The bestselling author of 11 books, including the eighties defining Bright Lights, Big City, Jay McInerney, took a break to chat with me about his new book, the writing process, and some timeless tips from his mentor, Raymond Carver.
Vanity Fair called Mr. McInerney “Our modern-day Fitzgerald,” and his most recent book — Bright, Precious Days — is described as “… a sexy, vibrant, cross-generational New York story — a literary and commercial triumph of the highest order.”
The author is a renowned short story writer, screenwriter, and actor, who has lived in New York for three decades and rubbed elbows with a laundry list of literary lions, including his mentors Tobias Wolff and Raymond Carver.
In addition to fiction, Jay writes a highly regarded wine column for Town & Country magazine, and has written several essay collections on wine.
The author most recently joined the Prince Street podcast as a culinary and arts correspondent and has interviewed director Francis Ford Coppola, author Stephanie Danler, and celebrity chefs including Eric Ripert, to name a few.
Join us for this two-part interview, and if you’re a fan of the show, please subscribe in iTunes to automatically get new interviews, and help other writers find us.

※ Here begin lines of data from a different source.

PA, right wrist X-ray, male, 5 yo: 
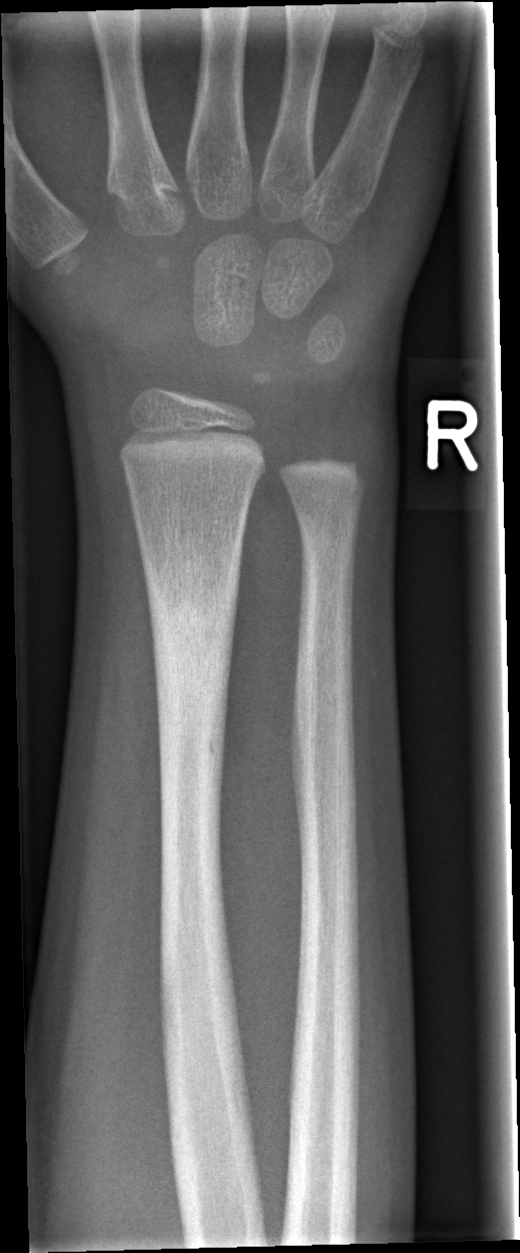
FINDINGS: (boxes as x1,y1,x2,y2 (top-left / bottom-right, pixel units)) Bone fracture: [x1=142, y1=544, x2=253, y2=844]; [x1=291, y1=496, x2=364, y2=570].
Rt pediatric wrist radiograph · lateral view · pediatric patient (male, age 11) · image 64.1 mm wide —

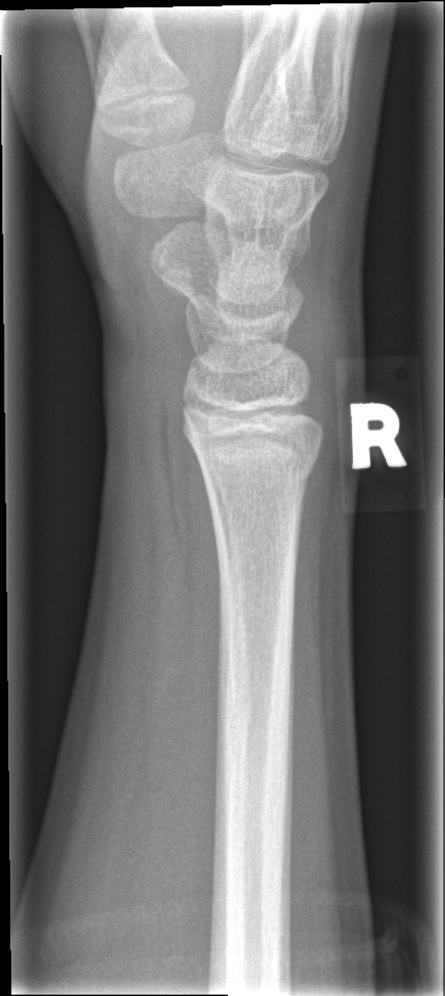
One fracture at 193 438 326 512. AO/OTA classification: 23r-M/2.1.

In Part One of the file Jay McInerney and I discuss:
- Why It’s Not a Bad Thing to Be Compared to Your Betters
- How to Incorporate Your Passions into Your Writing
- Why You Need to Sit at Your Desk Every Day and Listen to the Voices in Your Head
- The Author’s Process of Discovery at the Level of Language
- How the Right Soundtrack Can Inspire Your Writing
Listen to The Writer Files: Writing, Productivity, Creativity, and Neuroscience below ...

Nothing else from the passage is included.